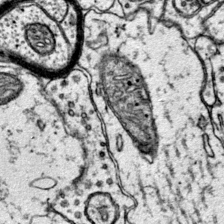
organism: Mouse
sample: Primary visual cortex
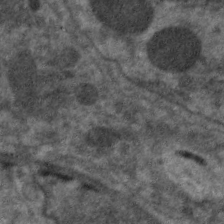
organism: C. elegans
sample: Pharynx
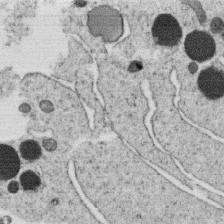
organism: C. elegans
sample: C. elegans oocyte; sperm cells
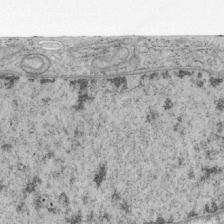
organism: Human
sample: HeLa cells
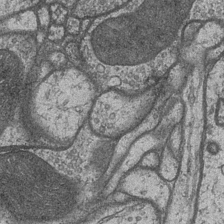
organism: Drosophila
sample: Optic medulla
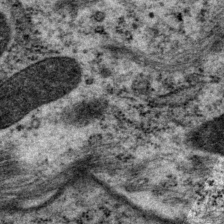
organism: P. pacificus
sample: Pharynx
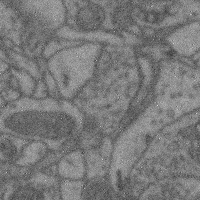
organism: Mouse
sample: Cerebral cortex
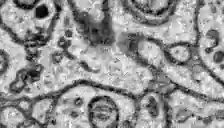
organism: Zebrafish
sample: Brain
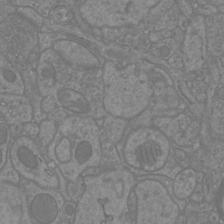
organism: Mouse
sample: Cortical neurons
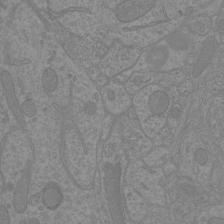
+++
• _ASSIGNED TASK_:
Wherever a picture appears in the data, please drop it and retype the rest exactly.

• _ANSWER BOX_:
organism: Mouse
sample: Primary visual cortex
organism: C. elegans
sample: Pharynx
organism: C. elegans
sample: C. elegans oocyte; sperm cells
organism: Human
sample: HeLa cells
organism: Drosophila
sample: Optic medulla
organism: P. pacificus
sample: Pharynx
organism: Mouse
sample: Cerebral cortex
organism: Zebrafish
sample: Brain
organism: Mouse
sample: Cortical neurons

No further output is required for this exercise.